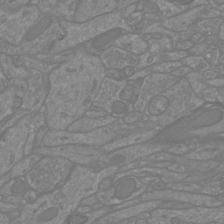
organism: Mouse
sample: Cortical neurons
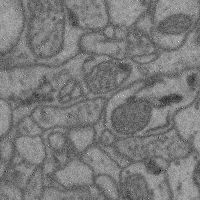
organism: Mouse
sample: Cerebral cortex
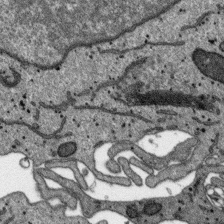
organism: Human
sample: Lung epithelial cells, uninfected (mock) control
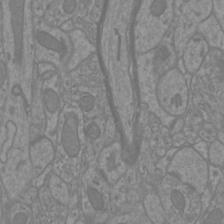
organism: Mouse
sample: Cortical neurons
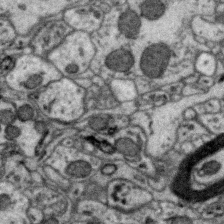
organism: Zebra finch
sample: Brain
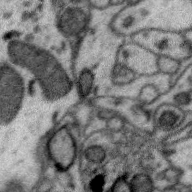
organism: Zebra finch
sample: Brain
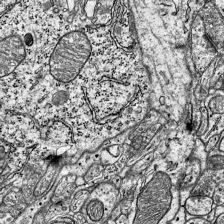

* [Exercise objective]:
Word for word, write out the full listing, leaving the pictures aside.

* [Output below]:
organism: Mouse
sample: Cortical neurons
organism: Mouse
sample: Cerebral cortex
organism: Human
sample: Lung epithelial cells, uninfected (mock) control
organism: Mouse
sample: Cortical neurons
organism: Zebra finch
sample: Brain
organism: Zebra finch
sample: Brain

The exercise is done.